The Safe Deposit and Trust Company of Baltimore, as trustee under the will of Richard Swann, deceased, sold a tract of thirty acres of land in Anne Arundel County for the sum of seven hundred dollars, and the sale was duly reported to the Circuit Court for that county, whose jurisdiction over the trust had been previously invoked. Exceptions were filed by the purchaser to the ratification of the sale. The main ground of objection is that the title proposed to be conveyed is not good and marketable. This contention was sustained by the Court below, and from its order setting aside the sale an appeal has been taken by the trustee.
*521The title of the Trust Company was obtained by its purchase of the property under foreclosure of a mortgage which it held for the benefit of the trust estate and which had been executed by John Henry Johnson and wife on April 15, 1911, to secure a loan of seven hundred dollars. It was recited in the mortgage that the tract had been conveyed to Johnson by deed from B. Allein AYelch, treasurer of Anne Arundel County, dated May 19, 1905, and duly recorded. The tax sale proceedings which resulted in the conveyance last mentioned include a report by the treasurer to the Circuit Court showing that the land was sold on December 30, 1902, to John Henry Johnson for thirty-five dollars in the enforcement of claims for taxes in arrears for 1899 and 1900, amounting, with interest and costs, to $30.01. It appears from the tax bills exhibited with the report that the property was assessed at $101.00 for the purposes of taxation. It is in evidence that the land formerly belonged to Margaret Anna Johnson, a widow, who died intestate some years prior to the sale, leaving eight children as her heirs at law. The property was thereafter entered on the assessment record, and the tax bills referred to were made out, in the name of “Margaret Anna Johnson Heirs.” One of the persons included in this designation was John Henry Johnson. AYhen the sale occurred he was in sole possession of the premises. The evidence shows that some of the other co-tenants were residing in the same neighborhood, but there are some whose places of residence at that time are not proven. The notices required by law to be given before the property could be sold for taxes were served upon “John Henry Johnson, one of the heirs of Mary A. Johnson, deceased,” and, as already stated, he became the purchaser.

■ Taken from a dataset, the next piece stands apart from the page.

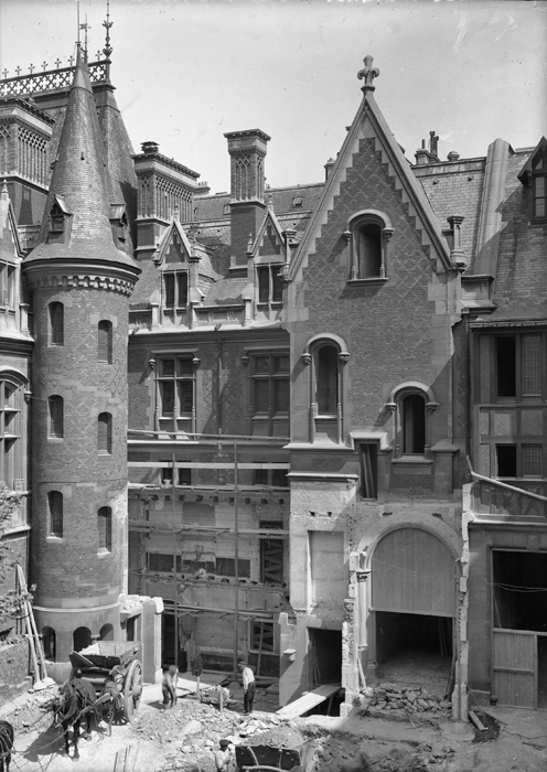 Travaux cour intérieure - Courtyard works - 1921 Hôtel Gaillard, situé Place du Général Catroux à Paris.

The objection to the title is based primarily upon the ground that the notice served upon only one of the co-tenants, even though he was then in possession, was not sufficient to gratify the terms of the statute prescribing the notices to be given as pre-requisites to a valid sale.

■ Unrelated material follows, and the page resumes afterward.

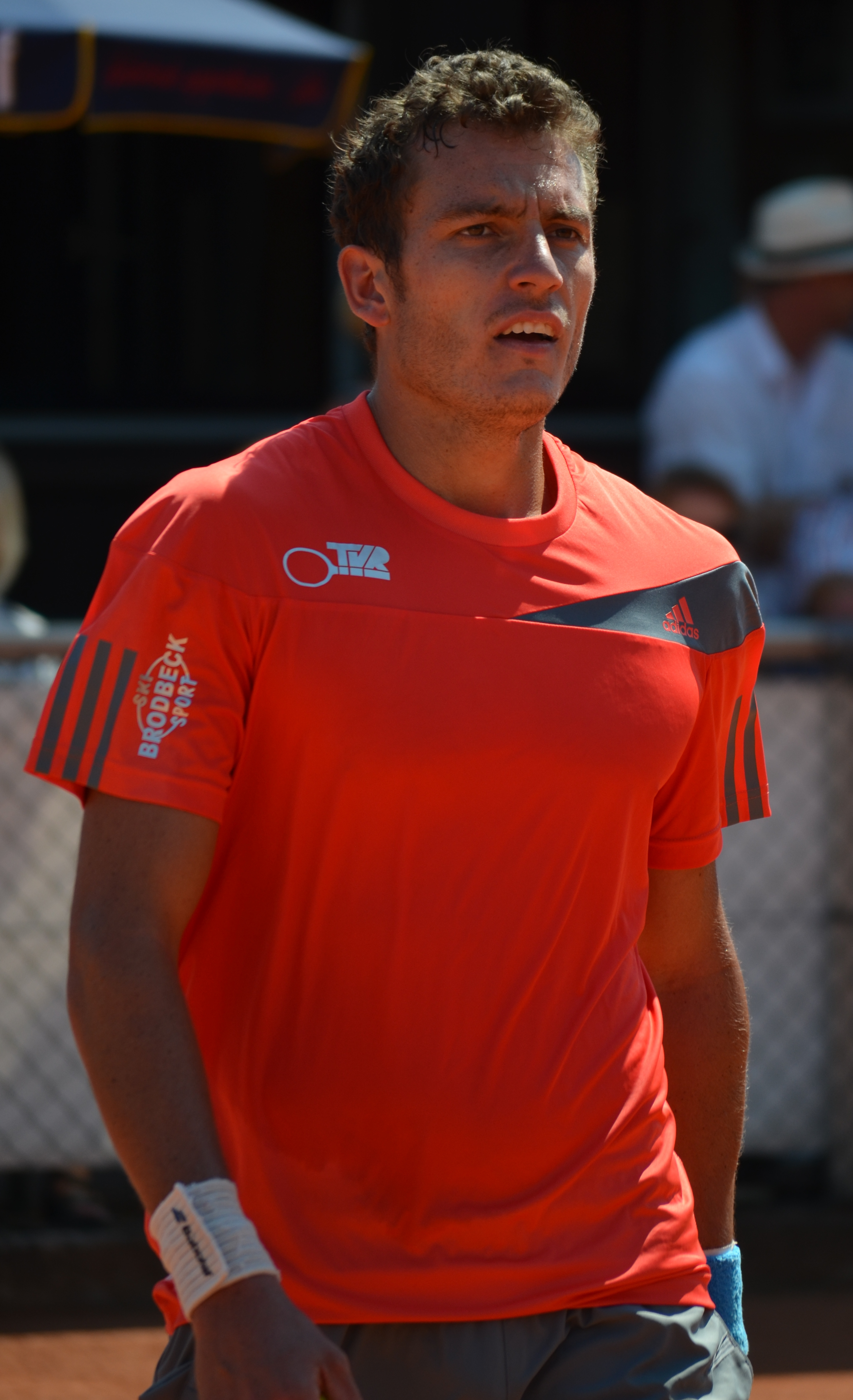 Alessandro Giannessi in der Begegnung gegen Dennis Bloemke 2. Tennisbundesliga SC Uttenreuth gegen TV Reutlingen am 2. August 2015

*522It is provided by section 229 of Article 2 of the Code of Public Local Laws, relating to Anne Arundel County, that it shall be the duty of the treasurer, during the month of March succeeding each levy, to make out all tax bills which have not been paid, with a notice in each that if it remains unpaid on the first day of June next after its date, the property will be levied upon and sold to enforce payment, and that a copy of each bill so prepared shall be delivered by a constable of the district “to the person or corporate institution against whom it is made out; or in the event of failure to find such person or taxpayer in the district, such tax bill shall be left with the agent of such person or institution, or conspicuously posted on the property assessed.” The treasurer is directed by section 230 to enforce the payment of all taxes remaining unpaid on the first day of June succeeding the year in which they were imposed, but it is enacted that when property is levied upon for that purpose, “notice thereof-together with a copy of the bill of taxes due * * * shall be delivered to the owner, if he be in possession of the property, or at his residence, if it be within 'the same district, or mailed to him if his postoffice address be known, and if not, then to be conspicuously posted on the premises, together with a notice that if the said bill for taxes, interest and costs, be not paid within thirty days, the property levied upon will be sold at public sale.” Provision is made by section 231 for a report of the sale to the Circuit Court by the treasurer, and for its ratification if the proceedings are regular and there has been a substantial compliance with the statute.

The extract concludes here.